/data_mining_bfr_alg

A data mining project using the Bradley-Fayyad-Reina (BFR) algorithm

Primary LanguagePython

BFR Algorithm Implementation

Overview of the Assignment

I will implement the Bradley-Fayyad-Reina (BFR) algorithm on a synthetic dataset. The goal is to familiarize myself with the clustering process and various distance measurements using synthetic datasets.

Dataset

Synthetic datasets were generated to meet the strong assumption of the BFR algorithm that clusters are normally distributed with independent dimensions. The dataset includes random centroids, data points, and outliers for algorithm evaluation. (not included because it is too large for Github)

Task

I will implement the Bradley-Fayyad-Reina (BFR) algorithm to cluster the data in hw6_clustering.txt. The algorithm involves three sets of points: Discard set (DS), Compression set (CS), and Retained set (RS). The steps of the BFR algorithm include loading data, running K-Means, and generating DS and CS clusters.

  • Step 1: Load 20% of the data randomly.
  • Step 2: Run K-Means with a large K on the data using the Euclidean distance as the similarity measurement.
  • Step 3: Move single-point clusters to RS (outliers).
  • Step 4: Run K-Means again to cluster the remaining data points.
  • Step 5: Generate DS clusters and statistics from the K-Means result.
  • Step 6: Run K-Means on the points in RS to generate CS and RS clusters.
  • Step 7: Update the DS and CS clusters based on the new points in the dataset.
  • Step 8: Repeat steps 1-7 until all data points are processed.
  • Step 9: Merge the DS and CS clusters to form the final set of clusters.
  • Step 10: Assign each data point to the nearest cluster.
  • Step 11: Output the cluster assignments for each data point.
  • Step 12: Evaluate the clustering performance using appropriate metrics.

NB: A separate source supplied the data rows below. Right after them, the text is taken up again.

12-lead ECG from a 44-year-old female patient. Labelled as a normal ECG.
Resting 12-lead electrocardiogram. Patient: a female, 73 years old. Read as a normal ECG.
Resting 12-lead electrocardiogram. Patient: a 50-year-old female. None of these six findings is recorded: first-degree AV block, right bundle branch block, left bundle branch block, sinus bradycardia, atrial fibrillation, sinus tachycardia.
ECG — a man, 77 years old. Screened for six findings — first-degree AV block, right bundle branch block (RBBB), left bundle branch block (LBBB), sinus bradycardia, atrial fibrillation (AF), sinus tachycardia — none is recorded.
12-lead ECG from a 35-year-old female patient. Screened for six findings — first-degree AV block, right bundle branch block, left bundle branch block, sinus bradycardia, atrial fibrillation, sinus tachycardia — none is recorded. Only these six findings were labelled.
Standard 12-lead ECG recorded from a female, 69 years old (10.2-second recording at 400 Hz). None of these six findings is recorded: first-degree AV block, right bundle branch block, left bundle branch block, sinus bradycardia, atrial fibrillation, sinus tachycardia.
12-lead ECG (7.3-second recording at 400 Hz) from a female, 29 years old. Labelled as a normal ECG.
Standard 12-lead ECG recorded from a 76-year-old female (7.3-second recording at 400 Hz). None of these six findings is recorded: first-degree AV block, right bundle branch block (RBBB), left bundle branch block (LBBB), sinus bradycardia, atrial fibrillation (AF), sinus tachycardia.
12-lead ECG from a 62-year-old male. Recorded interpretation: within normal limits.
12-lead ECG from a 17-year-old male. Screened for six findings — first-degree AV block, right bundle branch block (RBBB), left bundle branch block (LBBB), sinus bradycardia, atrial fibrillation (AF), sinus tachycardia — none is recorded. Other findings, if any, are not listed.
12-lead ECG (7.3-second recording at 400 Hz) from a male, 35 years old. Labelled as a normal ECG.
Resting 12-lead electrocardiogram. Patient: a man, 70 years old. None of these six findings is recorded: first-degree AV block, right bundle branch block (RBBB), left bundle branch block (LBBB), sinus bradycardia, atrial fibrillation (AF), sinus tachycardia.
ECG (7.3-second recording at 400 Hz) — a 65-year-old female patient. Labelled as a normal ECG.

The BFR algorithm aims to efficiently cluster the dataset and handle outliers.

Output

The output file is a text file, containing the following information:

a. The intermediate results (the line is named as “The intermediate results”): I will start each line with “Round { }” and output the numbers in the order of “the number of the discard points”, “the number of the clusters in the compression set”, “the number of the compression points”, and “the number of the points in the retained set”. I will leave one line in the middle before writing out the cluster results.

b. The clustering results (the line is named as “The clustering results”): I will include the data points index and their clustering results after the BFR algorithm. The clustering results should be in [0, the number of clusters). The cluster of outliers should be represented as -1.

Final Grade

  • Accuracy: 99.98%
  • Grade: 100%